• _Data provided_
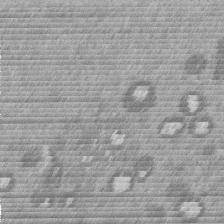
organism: Mouse
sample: Dividing mouse embryo 1 cell stage
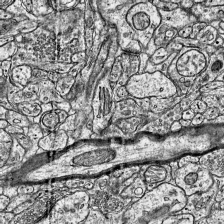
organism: Mouse
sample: Visual Cortex
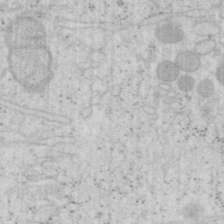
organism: Human
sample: HeLa cells
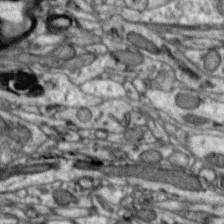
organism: Zebra finch
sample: Brain
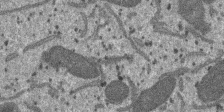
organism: Human
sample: Lung epithelial cells infected with SARS-CoV-2
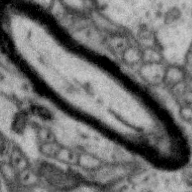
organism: Zebra finch
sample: Brain
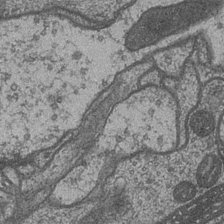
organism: Drosophila
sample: Optic medulla
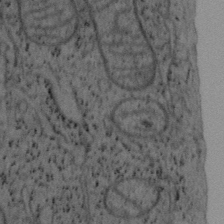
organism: Human
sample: HeLa cells
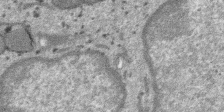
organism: Human
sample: Lung epithelial cells infected with SARS-CoV-2
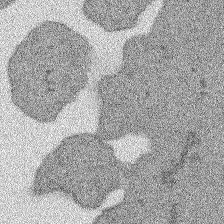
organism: Human
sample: HeLa cells
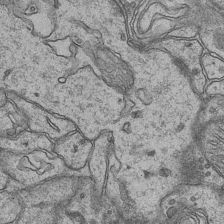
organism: Mouse
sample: CA1 Hippocampus
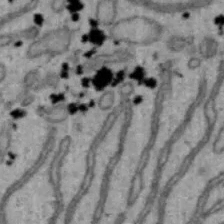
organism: Mouse
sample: Liver
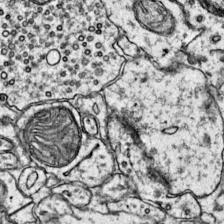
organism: Mouse
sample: Primary visual cortex
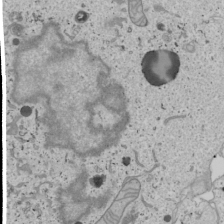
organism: Human
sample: Mitochondria in U2OS cells
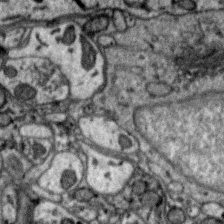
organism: Zebra finch
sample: Brain
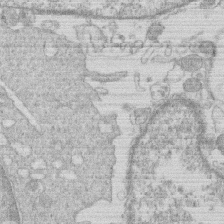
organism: Human
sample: Macrophage cells
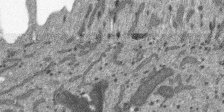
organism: Human
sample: Lung epithelial cells infected with SARS-CoV-2
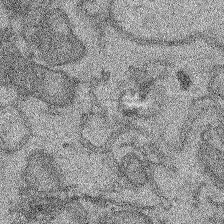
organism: Human
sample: HeLa cells
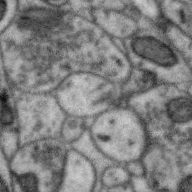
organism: Zebra finch
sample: Brain
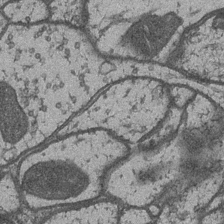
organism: Drosophila
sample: Optic medulla
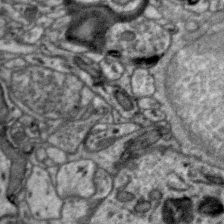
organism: Zebra finch
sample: Brain
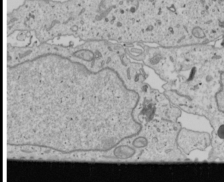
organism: Human
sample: Mitochondria in U2OS cells
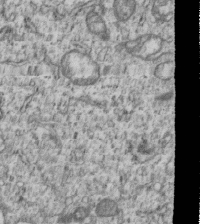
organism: Human
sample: MDA-MB-231 cells
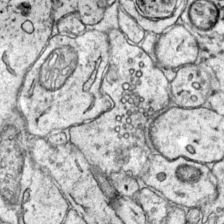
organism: Mouse
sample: Primary visual cortex
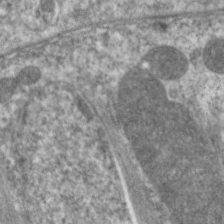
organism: C. elegans
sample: Pharynx
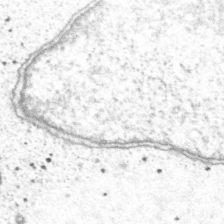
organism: Human
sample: HeLa cells
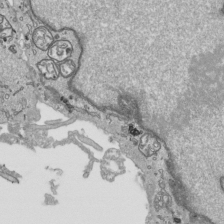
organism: Human
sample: Mitochondria in HCT116 cells
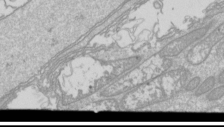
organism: Drosophila
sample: Cell division; meiosis; drosophila spermatocytes
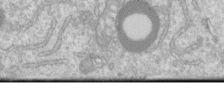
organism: Human
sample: Centriole in RPE cells
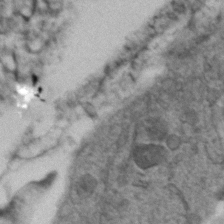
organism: Zebrafish
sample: Zebrafish embryo
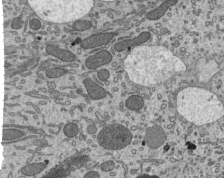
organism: Mouse
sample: Mouse epididymis efferent ductule cilia
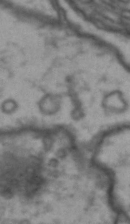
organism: Drosophila
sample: Brain
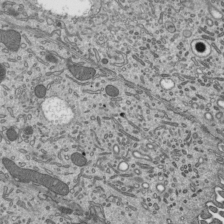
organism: Mouse
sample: Mouse epididymis efferent ductule cilia
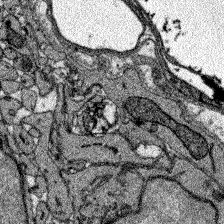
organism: Zebrafish
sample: Larval olfactory bulb
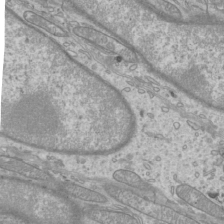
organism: Mouse
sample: Cilia; mouse epididymis
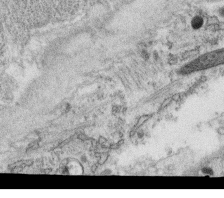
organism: C. elegans
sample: C. elegans oocyte; sperm cells
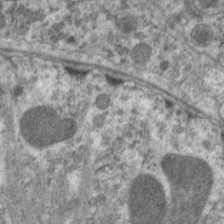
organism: C. elegans
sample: Pharynx
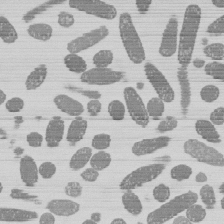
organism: E. coli
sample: Bacterial nucleoid
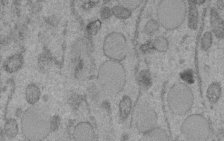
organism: C. elegans
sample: C. elegans embryo early stage
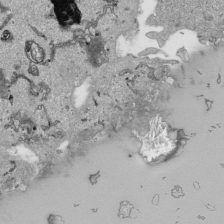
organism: Human
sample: Mitochondria in HCT116 cells
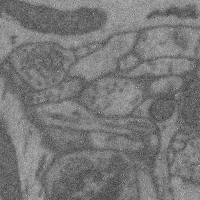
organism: Mouse
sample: Cerebral cortex

• _Instructions to follow_
Produce the full material again verbatim, with the pictures dropped.

• _Answer to this exercise_
organism: Mouse
sample: Dividing mouse embryo 1 cell stage
organism: Mouse
sample: Visual Cortex
organism: Human
sample: HeLa cells
organism: Zebra finch
sample: Brain
organism: Human
sample: Lung epithelial cells infected with SARS-CoV-2
organism: Zebra finch
sample: Brain
organism: Drosophila
sample: Optic medulla
organism: Human
sample: HeLa cells
organism: Human
sample: Lung epithelial cells infected with SARS-CoV-2
organism: Human
sample: HeLa cells
organism: Mouse
sample: CA1 Hippocampus
organism: Mouse
sample: Liver
organism: Mouse
sample: Primary visual cortex
organism: Human
sample: Mitochondria in U2OS cells
organism: Zebra finch
sample: Brain
organism: Human
sample: Macrophage cells
organism: Human
sample: Lung epithelial cells infected with SARS-CoV-2
organism: Human
sample: HeLa cells
organism: Zebra finch
sample: Brain
organism: Drosophila
sample: Optic medulla
organism: Zebra finch
sample: Brain
organism: Human
sample: Mitochondria in U2OS cells
organism: Human
sample: MDA-MB-231 cells
organism: Mouse
sample: Primary visual cortex
organism: C. elegans
sample: Pharynx
organism: Human
sample: HeLa cells
organism: Human
sample: Mitochondria in HCT116 cells
organism: Drosophila
sample: Cell division; meiosis; drosophila spermatocytes
organism: Human
sample: Centriole in RPE cells
organism: Zebrafish
sample: Zebrafish embryo
organism: Mouse
sample: Mouse epididymis efferent ductule cilia
organism: Drosophila
sample: Brain
organism: Mouse
sample: Mouse epididymis efferent ductule cilia
organism: Zebrafish
sample: Larval olfactory bulb
organism: Mouse
sample: Cilia; mouse epididymis
organism: C. elegans
sample: C. elegans oocyte; sperm cells
organism: C. elegans
sample: Pharynx
organism: E. coli
sample: Bacterial nucleoid
organism: C. elegans
sample: C. elegans embryo early stage
organism: Human
sample: Mitochondria in HCT116 cells
organism: Mouse
sample: Cerebral cortex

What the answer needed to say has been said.